I blog so seldom that I don’t know where to start now. There are too many things going on. My mind is spinning, my life feels like a big mess. I can’t concentrate on writing. It’s the same as work, I can’t concentrate on anything there either. There is no focus, I just stare at my screen and don’t know where to start. The pile of work seems impossibly big and it only grows and grows. The same is going on in my private life. The problems just pile up one after another.

Pffff I can’t write. I’m too… mixed up. Unfocussed.

Aaaaaah sunshine!! I’m loving the weather, even though I’m spending the whole weekend inside. It’s great to wake up with the sun peeking under the door, and looking out the window to see a great blue sky :D yeah, there are some clouds, but that’s ok.

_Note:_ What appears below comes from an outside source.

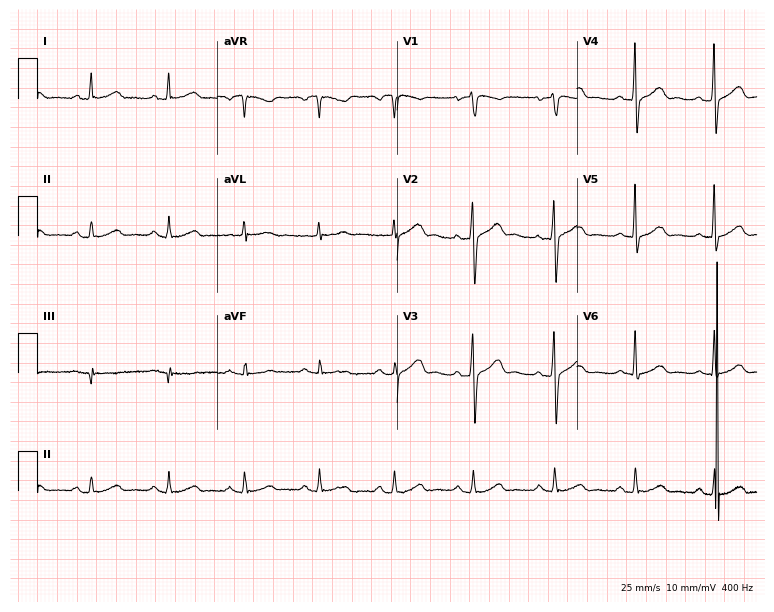
12-lead ECG from a 43-year-old male. Recorded interpretation: within normal limits.

So, what’s up… Apart from my internet, now my laptop isn’t working either. The internet provider sent me a new modem via mail but it wasn’t working. Not sure what the problem is, because my laptop is acting weird too :( It keeps showing a blue screen, then restarts. And it keeps doing that, everytime it has been started for a few seconds, it’s off again. Highly annoying. I don’t know what to do with it. Should I get it fixed? If so, who, what, where? I can ask my stepdad, he has this shop where he goes with his computer when something’s wrong. Blah :(

Other than that, I’ve just tidied up the house. It’s still fun to vacuum the whole place in half of the time it used to take me in the other house. It wasn’t fun to clean up the cat-pee. They annoy the hell out of me!! They’re asking for my attention every second of the day I’m home. One or the other will jump on my lap soon as I sit down. Everything is covered in hairs. They want outside, I open the window, they keep chasing me around the house. They are not using the open window and I’m getting cold. Aaaargh!! Anyone wants two cats? For free?

I’m already fed up with typing on this tiny screen, lol? So I’m gonna leave it at this.